Das Computersubsystem umfasst ferner einen Computermonitor 26 und
einen Bildmonitor 27 und weitere externe Peripheriegeräte, einschließlich einer
Speichervorrichtung 21, einer Trackballvorrichtung 30,
einer Tastatur 28 und einem Farbdrucker 35. Eine
externe Leistungsversorgung 24 zum Versorgen des Systems
ist ebenfalls gezeigt. Betrachtungsokulare 20 des Mikroskopsubsystems
ragen von dem Gehäuse 12 zur
Bedienerbetrachtung heraus. Die Vorrichtung 10 umfasst
ferner eine CCD-Kamera 42 zum Erfassen von Bildern durch
das Mikroskopsubsystem 32. Vorzugsweise ist ein Schalter
in dem System enthalten, der entweder die vergrößerte Ansicht von dem Objektivrevolver 44 an
Okulare 20 oder die Kamera 42 liefert. Ein Mikroskopcontroller 31 unter der
Steuerung des Systemprozessors 23 steuert eine Anzahl von
Mikroskopsubsystemfunktionen, die weiter ausführlich beschrieben werden.

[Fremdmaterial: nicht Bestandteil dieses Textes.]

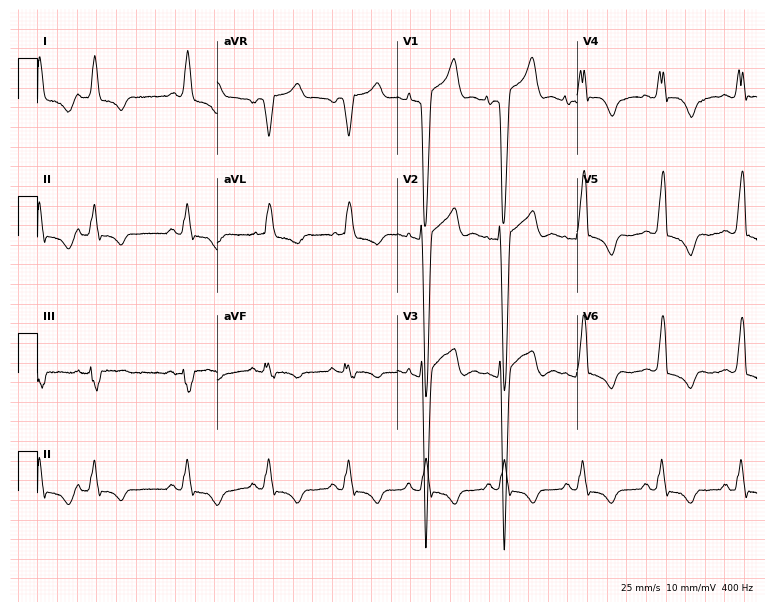
Resting 12-lead electrocardiogram. Patient: a man, 85 years old. The tracing shows left bundle branch block.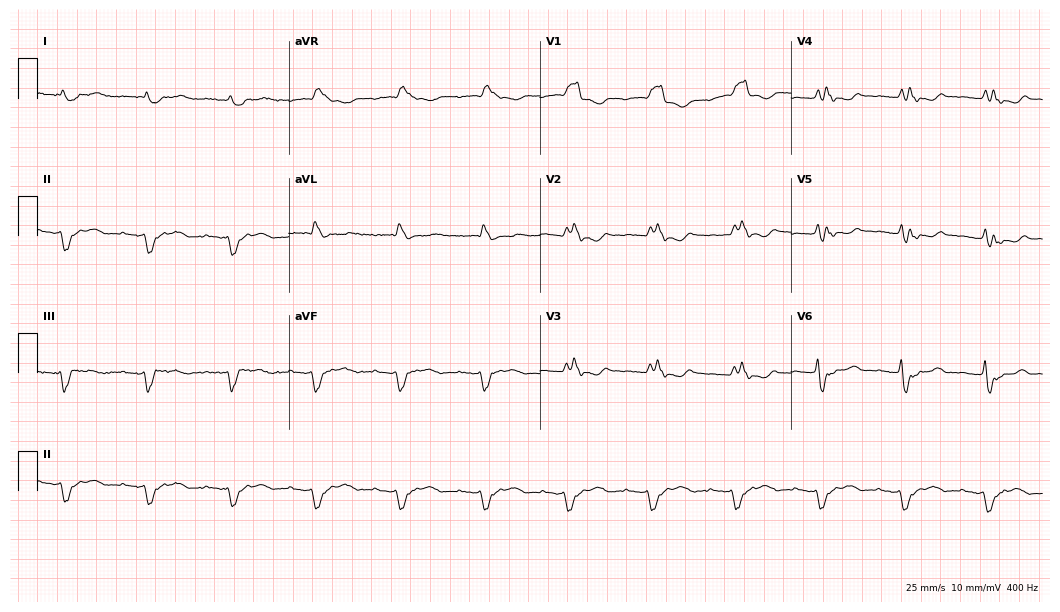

Ein automatisierter Trägerzuführmechanismus 37 in
Verbindung mit einem X-Y-Objekttisch 38 stellen eine automatisierte
Trägerhandhabung
in der Vorrichtung 10 bereit. Eine Beleuchtungslichtquelle 48 projiziert
Licht auf dem X-Y-Objekttisch 38,
das nachfolgend durch das Mikroskopsubsystem 32 abgebildet
und durch die CCD-Kamera 42 zur Verarbeitung in dem Bildprozessor 25 erfasst
wird. Eine Z-Stufe (Z-Abschnitt) oder Fokussierstufe 46 unter
der Steuerung des Mikroskopcontrollers 31 stellt eine Verschiebung
des Mikroskopsubsystems in der Z-Ebene zur Fokussierung bereit.
Das Mikroskopsubsystem 32 umfasst ferner einen motorisierten
Objektivrevolver 44 zur Auswahl von Objektiven.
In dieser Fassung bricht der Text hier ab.